Look for someone who can do things at the present height and arm length, press into a small pile, find the shortest one, let him do things, and then abandon him until he can't do things.

Code:

#include<iostream>
#include<cstdio>
#include<queue>
using namespace std;
#define in read()
#define fur(i,a,b) for(int i=a;i<=b;i++)
#define ll long long
#define pl pair<ll,ll>
#define nm make_pair
#define xx 4001
inline ll read()
{
    ll x=0,f=1;char ch=getchar();
    for(;!isalnum(ch);ch=getchar()) if(ch=='-') f=-1;
    for(;isalnum(ch);ch=getchar()) x=x*10+ch-'0';
    return x*f;
}
struct heep
{
    priority_queue<pl,vector<pl>,greater<pl> >q;
    inline void ad(ll x,int i)
        {
            q.push(nm(x,i));
        }
    inline int top()
        {
            return q.top().second;
        }
    inline void clear()
        {
            while(!q.empty()) q.pop();
        }
}p;
ll a[xx],b[xx],ans=0;
bool choose[xx];
int main()
{
    ll n=in,sum=0,c=0;
    fur(i,1,n)
    {
        a[i]=in,b[i]=in;
        sum+=a[i];
    }
    ll h=in;
    fur(i,1,n)
    {
        if(b[i]+sum>=h)
        {
            p.ad(a[i],i);
            c=max(c,b[i]);
        }
    }
    while(sum+c>=h)
    {
        ++ans;
        sum-=a[p.top()];
        choose[p.top()]=true;
        p.clear();
        c=0;
        fur(i,1,n)
        {
            if(!choose[i])
            {
                if(b[i]+sum>=h)
                {
                    p.ad(a[i],i);
                    c=max(c,b[i]);
                }
            }
        }
    }
    printf("%lld\n",ans);
    return 0;
}

It's OK to open (O 2) but it's going to be inexplicable (WA\)
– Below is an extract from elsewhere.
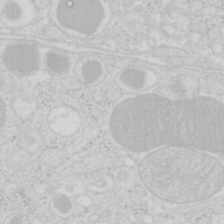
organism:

Positive Solution: Sort by height and arm length, the sum and the smallest will be discarded first, because it is useless, and then use (f[i]) to store the highest ladder height formed when (i) individuals are gone, to make state transition.

Look at the code specifically:

#include<iostream>
#include<cstdio>
#include<algorithm>
using namespace std;
#define in read()
#define fur(i,a,b) for(int i=a;i<=b;++i)
#define fdr(i,a,b) for(int i=a;i>=b;--i)
#define ll long long
#define xx 4001
inline int read()
{
    int x=0,f=1;char ch=getchar();
    for(;!isalnum(ch);ch=getchar()) if(ch=='-') f=-1;
    for(;isalnum(ch);ch=getchar()) x=x*10+ch-'0';
    return x*f;
}
struct link{ll a,b;}x[xx];
ll f[xx];
inline bool cmp(link q1,link q2){return q1.a+q1.b<q2.a+q2.b;}
int main()
{
    int n=in;
    fur(i,1,n)
    {
        x[i].a=in;
        x[i].b=in;
        f[i]=-1;
        f[0]+=x[i].a;
    }
    int h=in;
    sort(x+1,x+n+1,cmp);
    fur(i,1,n) fdr(j,i,1) if(f[j-1]+x[i].b>=h) f[j]=max(f[j],f[j-1]-x[i].a);
    fdr(i,n,0)
    {
        if(f[i]>=0)
        {
            printf("%d\n",i);
            return 0;
        }
    }
    return 0;
}

prob4:D

Topic: The target point falls on the leaf node of a tree with equal probability. Some nodes have hints to indicate whether there is a target point in the sub-tree of the node, so as to find the optimal expectation of reaching the target point.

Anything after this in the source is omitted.